Но плачешь ты не о нем. Ты плачешь обо всем, что однажды будет забыто—не после тебя и не вместе с тобою, а при тебе, тобою же самой. О том, что блекнут, рушатся большие надежды. И мало-помалу, но неудержимо меркнет очарование, возвышавшее до сих пор предметы и людей и отнимаемое у них старением. Плачешь о спаде увлеченности, рожденной азартом и дарящей нам правду, реальность, полноту жизни. О том, что слабеет любопытство, И убывает способность к любви. И портится зрение. И подавляются самые пылкие мечты. И задыхаются неистовые чаяния. Плачешь, ибо отрекаешься от отчаяния и непокорства. Ибо тускнеет радость. Пропадает способность удивляться. Скудеют вкус и обоняние, а еще – как ни фантастично это звучит—неизбежно гаснет вожделение. И в конце концов – признание через силу – ты плачешь о том, что пропадает желанье работать. Бабье лето.

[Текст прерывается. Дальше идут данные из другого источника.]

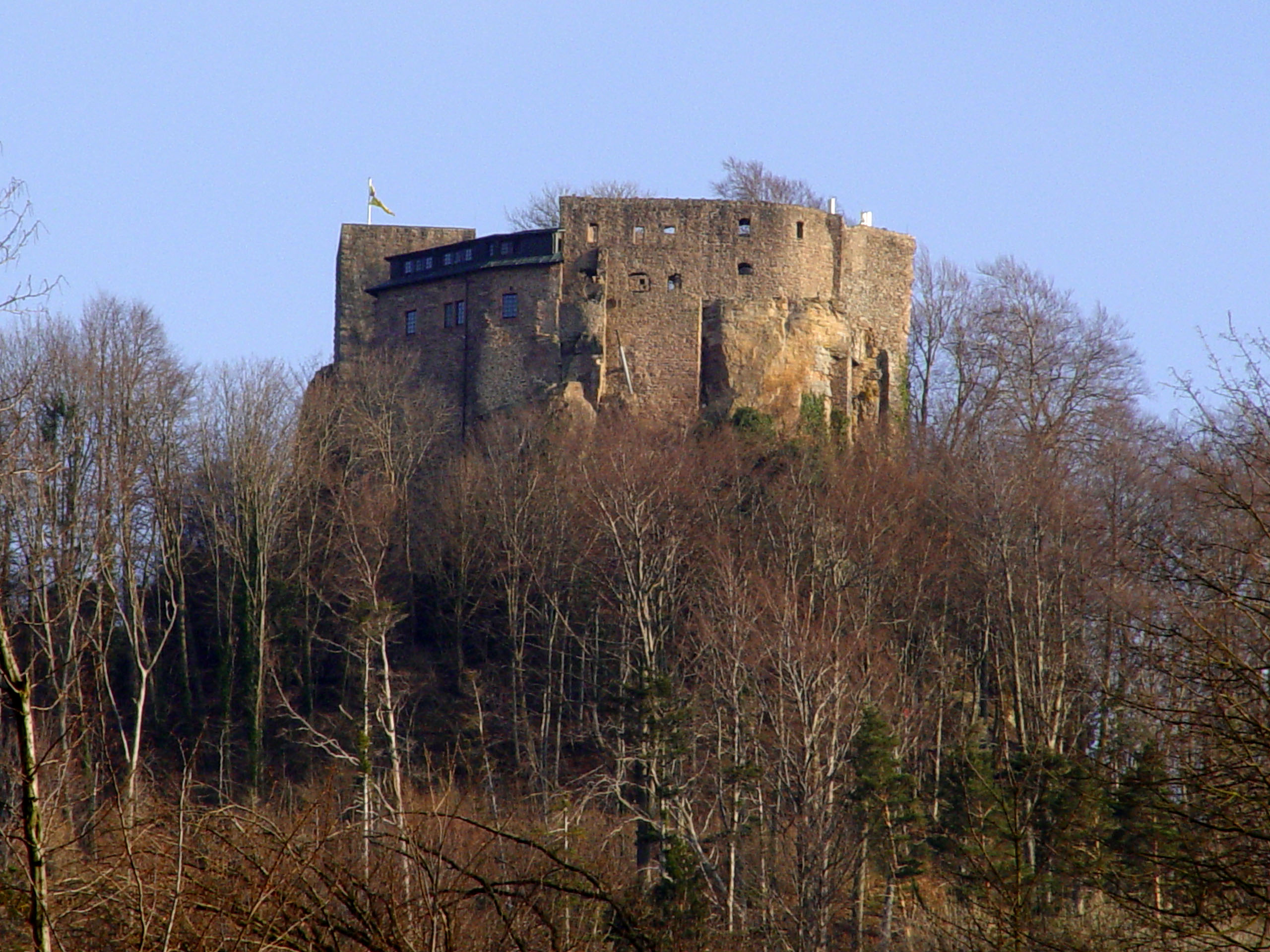 Fotografiert von Martin Dürrschnabel. Alt Ebersteinburg.

Однажды, как теперь говорят, «в ходе» разведки кой-каких населенных пунктов прошлого, о котором здесь идет речь, ты побывала в Грюнхайде, в Грюнхайде под Науэном, куда прямиком двинул из Виттенберге-на-Эльбе бонзаковский грузовик. С магистрали Ф-5 нужно свернуть, отъехав от Науэна всего лишь на километр-другой. Поворот четко обозначен указателем. Скверная песчаная дорога. Тебе все меньше и меньше верилось, что ты вот-вот попадешь в места, принадлежащие «тем временам»: те давние края остались для тебя не только в другом времени, но и в другой стране. Вообще-то ты всегда мечтала – просто давненько не думала об этом-бродить после войны лишь по городам, чьи проспекты Ленина и Сталина не были раньше знакомы тебе как улицы Адольфа Гитлера и Германа Геринга. Ты отнюдь не жаждала столкнуться на прогулке с учителем, которого Нелли из года в год встречала германским приветствием и которому тебе пришлось бы сказать -«добрый день». А когда в городах, куда ты раз в несколько лет приезжала как новичок, местные жители показывали тебе кооперативный универмаг и говорили: Бывший магазин «Вертхайм», в глубине души ты испытывала совершенно необоснованное чувство превосходства.

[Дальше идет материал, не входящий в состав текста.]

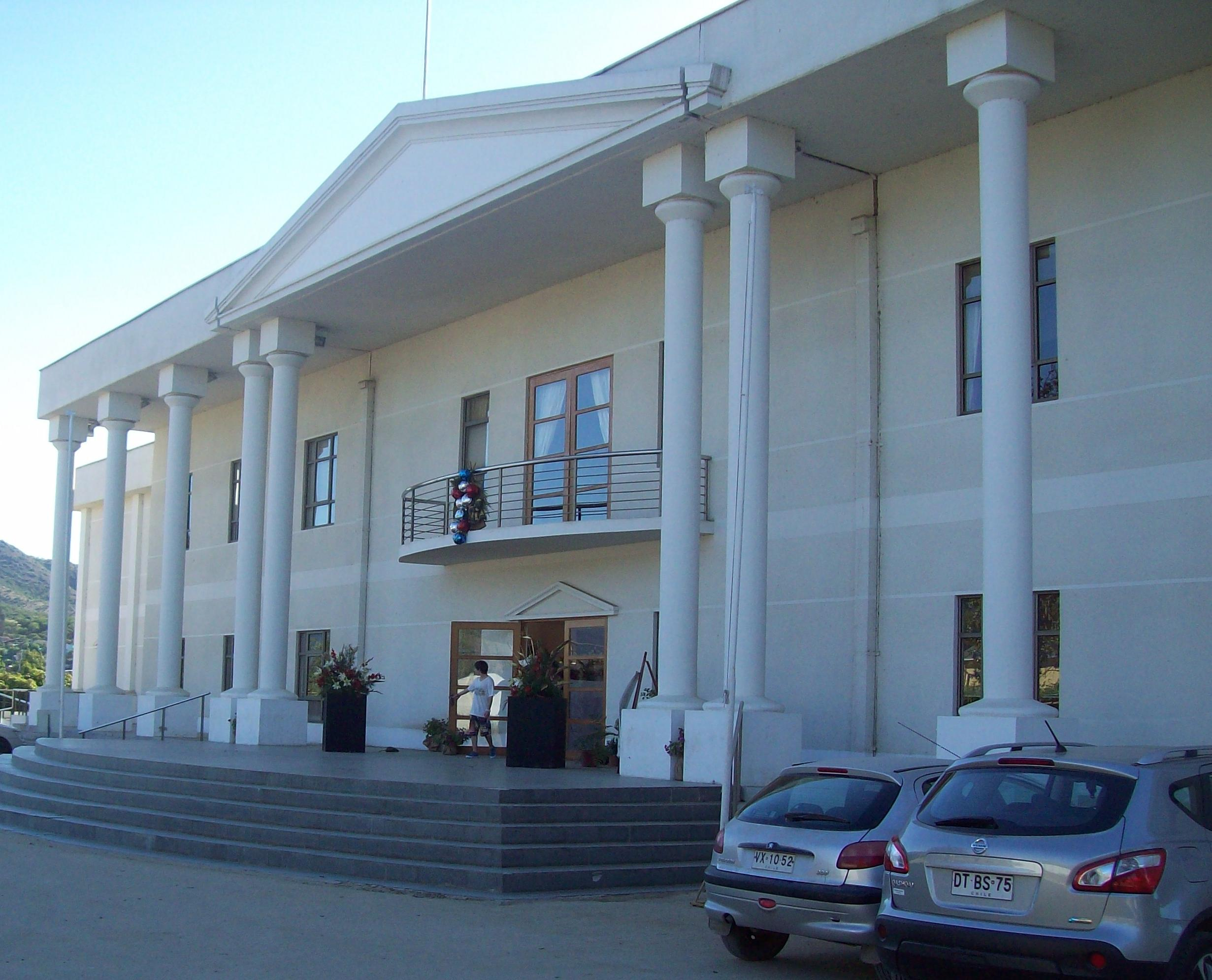 Edificio consistorial de Limache Ilustre Municipalidad de Limache

Грюнхайде – местечко запущенное. Взять хотя бы облезлый трактир «Зеленая липа», который нынче почти всегда на замке. Яблочного соку и то негде выпить. Липы возле дома, как и раньше, обчекрыжены в форме шара, иначе бы они уже тогда не пускали свет в комнату на втором этаже, где «устроилась» Нелли с мамой, братом, дедом и бабкой. Как ни странно, Лисбет и Альфонс Радде с кузеном Манфредом поселились в том же доме; видимо, каждая из сестер втайне считала, что в такие времена другая без нее не обойдется. А при случае можно было опять-таки поставить это друг дружке в упрек.
Комната, вероятно, была просторная. Пол, который Нелли весьма часто приходилось мыть – бедность бедностью, говорила Шарлотта, но это не причина, чтобы сидеть в грязи, – пол сколочен был из неструганых досок, впитывавших воду и по краям занозистых. Все пять коек стояли вдоль стен. Середину занимал большой не струганый стол, за которым к завтраку, обеду и ужину собирались также и тетя Лисбет с дядей Альфонсом и кузеном Манфредом, устроившиеся рядом, в комнате поменьше. В углу у окна нашлось место для ящика сгущенки и кадочки масла; этим маслом питалась вся родня, да и чужим перепадало, если они предлагали стоящий обмен.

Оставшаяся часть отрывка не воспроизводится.